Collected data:
----
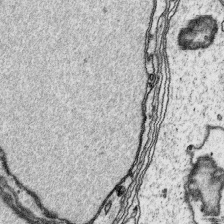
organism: Platynereis dumerilii
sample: Parapodia
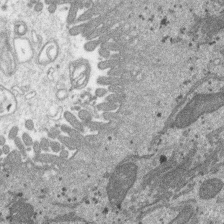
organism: Human
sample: Lung epithelial cells infected with SARS-CoV-2
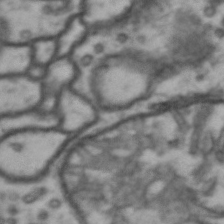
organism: Drosophila
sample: Brain
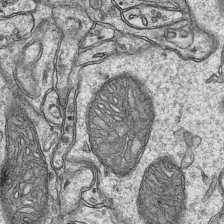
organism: Mouse
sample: CA1 Hippocampus
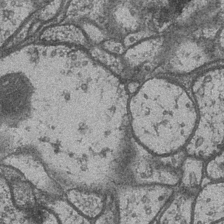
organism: Drosophila
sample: Optic medulla
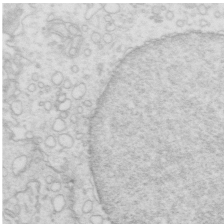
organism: Mouse
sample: Multiciliated cells
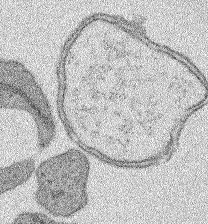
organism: Human
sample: HeLa cells
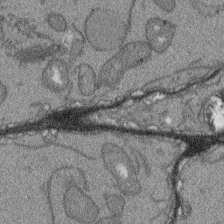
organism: Arabidopsis thaliana
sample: Root tip
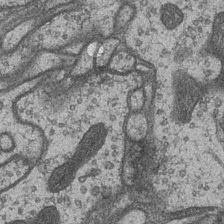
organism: Drosophila
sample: Optic medulla
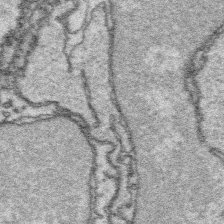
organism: Platynereis dumerilii
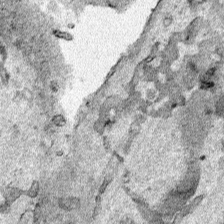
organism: Human
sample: Mitochondria in HCT116 cells
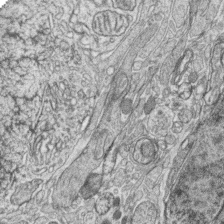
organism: Zebrafish
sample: synaptic ribbons in rod cells and cone cells
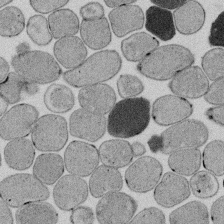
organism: E. coli
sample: Bacterial nucleoid
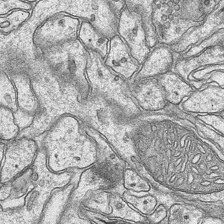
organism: Mouse
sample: CA1 Hippocampus
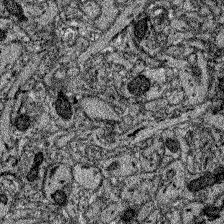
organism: Zebrafish
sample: Larval olfactory bulb
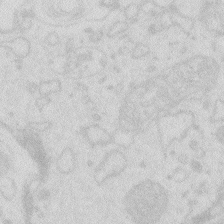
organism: Zebrafish
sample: Macrophage
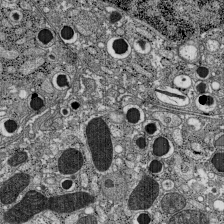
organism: C57BL Mouse
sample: Pancreatic islet
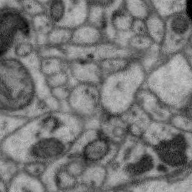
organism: Zebra finch
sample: Brain
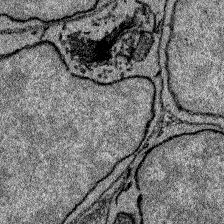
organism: Zebrafish
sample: Larval olfactory bulb
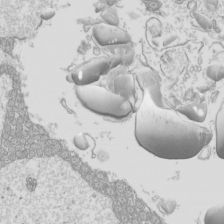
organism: Mouse
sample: Cilia; mouse epididymis
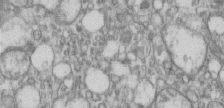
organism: Human
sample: Centriole in RPE cells
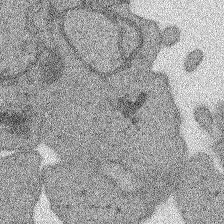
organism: Human
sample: HeLa cells
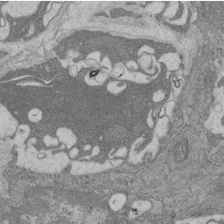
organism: Rat
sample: Salivary granule
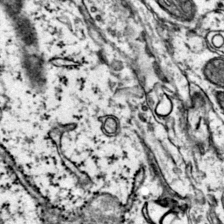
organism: Mouse
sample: Primary visual cortex
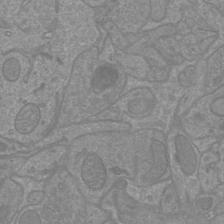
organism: Mouse
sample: Cortical neurons
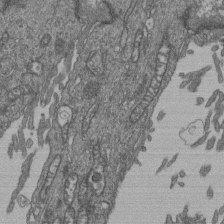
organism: Human
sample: Retinal organoid Rod and Cone cells
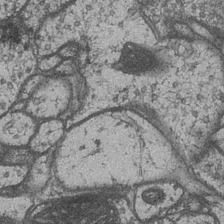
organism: Drosophila
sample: Optic medulla
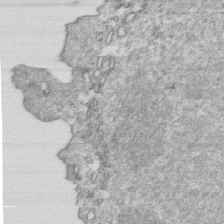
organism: Mouse
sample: Activated OT-1 CD8+ T cells
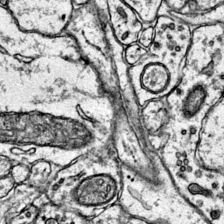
----
Exercise brief
Repeat the entries exactly, without pictures.

Your response
organism: Platynereis dumerilii
sample: Parapodia
organism: Human
sample: Lung epithelial cells infected with SARS-CoV-2
organism: Drosophila
sample: Brain
organism: Mouse
sample: CA1 Hippocampus
organism: Drosophila
sample: Optic medulla
organism: Mouse
sample: Multiciliated cells
organism: Human
sample: HeLa cells
organism: Arabidopsis thaliana
sample: Root tip
organism: Drosophila
sample: Optic medulla
organism: Platynereis dumerilii
organism: Human
sample: Mitochondria in HCT116 cells
organism: Zebrafish
sample: synaptic ribbons in rod cells and cone cells
organism: E. coli
sample: Bacterial nucleoid
organism: Mouse
sample: CA1 Hippocampus
organism: Zebrafish
sample: Larval olfactory bulb
organism: Zebrafish
sample: Macrophage
organism: C57BL Mouse
sample: Pancreatic islet
organism: Zebra finch
sample: Brain
organism: Zebrafish
sample: Larval olfactory bulb
organism: Mouse
sample: Cilia; mouse epididymis
organism: Human
sample: Centriole in RPE cells
organism: Human
sample: HeLa cells
organism: Rat
sample: Salivary granule
organism: Mouse
sample: Primary visual cortex
organism: Mouse
sample: Cortical neurons
organism: Human
sample: Retinal organoid Rod and Cone cells
organism: Drosophila
sample: Optic medulla
organism: Mouse
sample: Activated OT-1 CD8+ T cells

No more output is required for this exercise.